At 03:37 PM 6/29/2003 -0700, Jeff Mock wrote:

>I'm running a 2.4.21 kernel on a redhat 9.0 system.
>
>I'm having a problem when using serial ATA drives on an Intel 875P/ICH5
>motherboard where the kernel will hang at approximately the same place
>in the boot process about 25% of the time.
>
>
>
>My system is an Intel P4 motherboard with 875P and an ICH5. The BIOS
>setting for the disk drives is "enhanced" mode. The /boot partition is
>on a parallel ATA drive (/dev/hda).
>
>There are two Maxtor SATA drives (6Y120M0) connected to the two SATA
>ports on the motherboard. These are /dev/hde and /dev/hdg.
>
>The two SATA drives are a software raid0, the root filesystem is on
>/dev/md0 on the two SATA drives.
>
>So, about 75% percent of the time it works great, seems very reliable, but
>I've only been playing with these SATA drives for a few days.
>No anomalous behavior once it boots.
>
>About 25% of the time it will crash, no fatal message, console messages
>stop, and no response to keyboard input. The crash happens like this:
>
> Machine boots from grub on /boot partition of PATA drive
>
> Kernel correctly identifies PATA drive and PATA CDROMs
>
> Kernel correctly identifies ICH5 SATA drives and reads partition
> information
>
> Kernel starts md0
>
> Kernel starts executing /etc/rc.d/rc.sysinit from root partition on
> /dev/md0 using the two SATA drives.
>
> The last console message is either
> Checking filesystems (or)
> Mounting local filesystems (or)
> Enabling local filesystem quotas
>
>This seems kind of weird to me, because the SATA drives are working,
>the root filesystem is mounted and the startup shell script is running
>from it, but it hangs because of something going on at this point
>in rc.sysinit I think.
>
>It seems to get "stuck" in the non-working mode and a crashing boot is
>more likely to be followed by another crashing boot.
>
>It also seems that this crash happens if I boot with a root filesystem
>on the PATA drive. The cause of the crash seems related to the kernel
>just finding an SATA drive. If I remove the SATA drives, I don't see
>this crash. For the crash to happen, the kernel has to find SATA
>drives:
>
> ICH5-SATA: IDE controller at PCI slot 00:1f.2
> ICH5-SATA: chipset revision 2
> ICH5-SATA: 100% native mode on irq 18
> ide2: BM-DMA at 0xdc00-0xdc07, BIOS settings: hde:DMA, hdf:pio
> ide3: BM-DMA at 0xdc08-0xdc0f, BIOS settings: hdg:DMA, hdh:pio
>
>
>Below are the messages from a typical boot.
>
>thanks,
>
>jeff
>
>
>---------------------------------------------
>
>
>4): idx=8 mapped at ffff6000
>__va_range(0x7ff34450, 0x40): idx=8 mapped at ffff6000
>ACPI table found: WDDT v1 [INTEL OEMWDDT 0.1]

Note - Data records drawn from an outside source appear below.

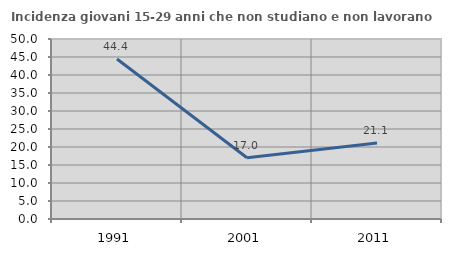
| Category | Incidenza giovani 15-29 anni che non studiano e non lavorano  |
|---|---|
| 1991.0 | 44.444 |
| 2001.0 | 17.015 |
| 2011.0 | 21.131 |
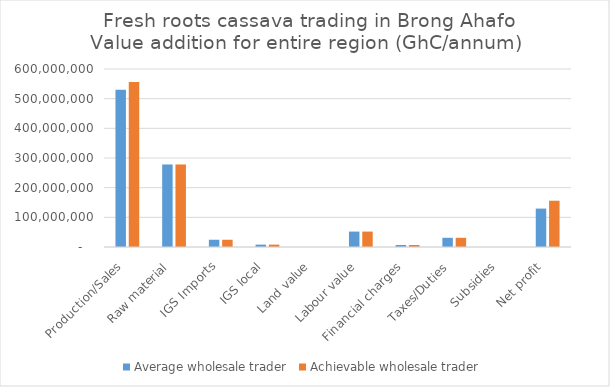
| Category | Average wholesale trader | Achievable wholesale trader |
|---|---|---|
| Production/Sales | 529920000 | 556416000 |
| Raw material | 278208000 | 278208000 |
| IGS Imports | 24426000 | 24426000 |
| IGS local | 8004000 | 8004000 |
| Land value | 0 | 0 |
| Labour value | 52003000 | 52003000 |
| Financial charges | 6762000 | 6762000 |
| Taxes/Duties | 31021480 | 31021480 |
| Subsidies | 0 | 0 |
| Net profit | 129495520 | 155991520 |
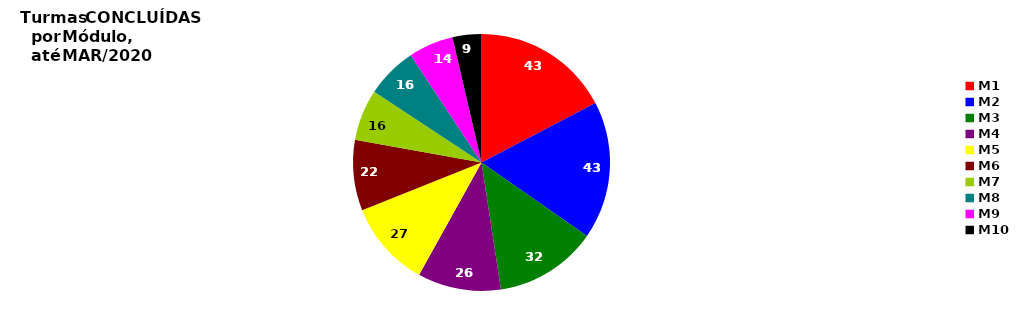
| Category | Series 0 |
|---|---|
| M1 | 43 |
| M2 | 43 |
| M3 | 32 |
| M4 | 26 |
| M5 | 27 |
| M6 | 22 |
| M7 | 16 |
| M8 | 16 |
| M9 | 14 |
| M10 | 9 |
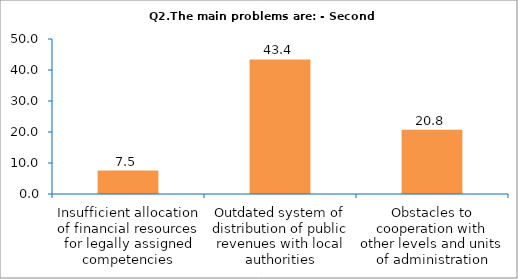
| Category | Series 0 |
|---|---|
| Insufficient allocation of financial resources for legally assigned competencies | 7.547 |
| Outdated system of distribution of public revenues with local authorities | 43.396 |
| Obstacles to cooperation with other levels and units of administration | 20.755 |
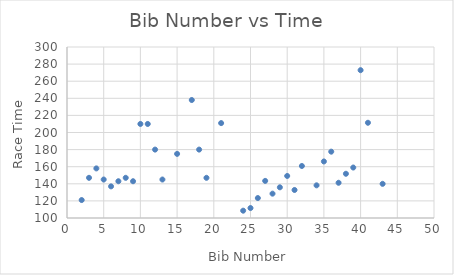
| Category | Series 0 |
|---|---|
| 24.0 | 108.56 |
| 25.0 | 111.64 |
| 2.0 | 121 |
| 26.0 | 123.33 |
| 28.0 | 128.48 |
| 31.0 | 132.77 |
| 29.0 | 135.89 |
| 6.0 | 137 |
| 34.0 | 138.21 |
| 43.0 | 139.95 |
| 37.0 | 141.2 |
| 9.0 | 143 |
| 7.0 | 143 |
| 27.0 | 143.39 |
| 13.0 | 145 |
| 5.0 | 145 |
| 3.0 | 147 |
| 19.0 | 147 |
| 8.0 | 147 |
| 30.0 | 149.17 |
| 38.0 | 151.73 |
| 4.0 | 158 |
| 39.0 | 159.03 |
| 32.0 | 160.83 |
| 35.0 | 166.14 |
| 15.0 | 175 |
| 36.0 | 177.59 |
| 12.0 | 180 |
| 18.0 | 180 |
| nan | 201 |
| nan | 204.7 |
| 11.0 | 210 |
| 10.0 | 210 |
| 21.0 | 211 |
| 41.0 | 211.39 |
| 17.0 | 238 |
| 40.0 | 272.89 |
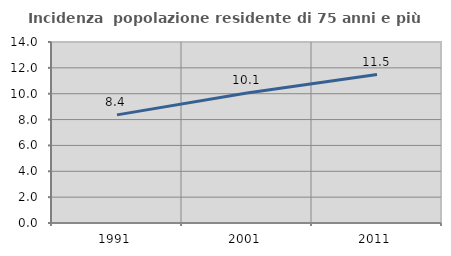
| Category | Incidenza  popolazione residente di 75 anni e più |
|---|---|
| 1991.0 | 8.362 |
| 2001.0 | 10.053 |
| 2011.0 | 11.483 |
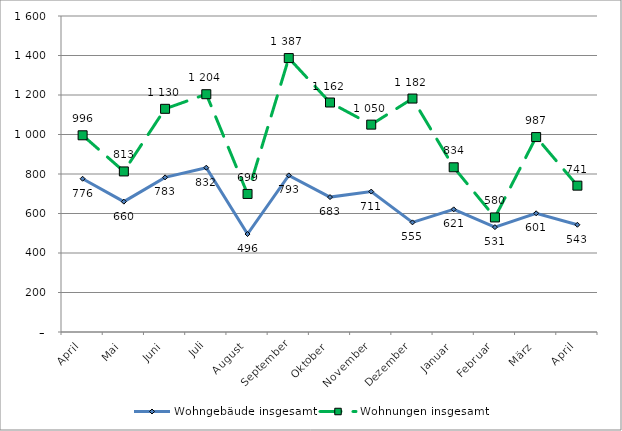
| Category | Wohngebäude insgesamt | Wohnungen insgesamt |
|---|---|---|
| April | 776 | 996 |
| Mai | 660 | 813 |
| Juni | 783 | 1130 |
| Juli | 832 | 1204 |
| August | 496 | 699 |
| September | 793 | 1387 |
| Oktober | 683 | 1162 |
| November | 711 | 1050 |
| Dezember | 555 | 1182 |
| Januar | 621 | 834 |
| Februar | 531 | 580 |
| März | 601 | 987 |
| April | 543 | 741 |
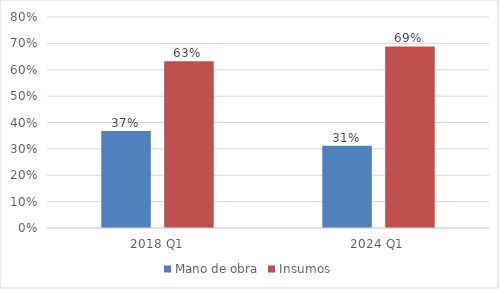
| Category | Mano de obra | Insumos |
|---|---|---|
| 2018 Q1 | 0.368 | 0.632 |
| 2024 Q1 | 0.312 | 0.688 |

>ACPI: Unsupported table WDDT
>Enabling the CPU's according to the ACPI table
>Intel MultiProcessor Specification v1.4
> Virtual Wire compatibility mode.
>OEM ID: Product ID: Canterwood-P APIC at: 0xFEE00000
>I/O APIC #2 Version 32 at 0xFEC00000.
>Enabling APIC mode: Flat. Using 1 I/O APICs
>Processors: 2
>Kernel command line: ro root=/dev/md0 hdc=ide-scsi hdd=ide-scsi
>ide_setup: hdc=ide-scsi
>ide_setup: hdd=ide-scsi
>Initializing CPU#0
>Detected 2992.566 MHz processor.
>Console: colour VGA+ 80x25
>Calibrating delay loop... 5976.88 BogoMIPS
>Memory: 2068496k/2096320k available (1384k kernel code, 27436k reserved,
>518k data, 148k init, 1178816k highmem)
>Dentry cache hash table entries: 262144 (order: 9, 2097152 bytes)
>Inode cache hash table entries: 131072 (order: 8, 1048576 bytes)
>Mount cache hash table entries: 512 (order: 0, 4096 bytes)
>Buffer-cache hash table entries: 131072 (order: 7, 524288 bytes)
>Page-cache hash table entries: 524288 (order: 9, 2097152 bytes)
>CPU: Trace cache: 12K uops, L1 D cache: 8K
>CPU: L2 cache: 512K
>CPU: Physical Processor ID: 0
>Intel machine check architecture supported.
>Intel machine check reporting enabled on CPU#0.
>CPU: After generic, caps: bfebfbff 00000000 00000000 00000000
>CPU: Common caps: bfebfbff 00000000 00000000 00000000
>Enabling fast FPU save and restore... done.
>Enabling unmasked SIMD FPU exception support... done.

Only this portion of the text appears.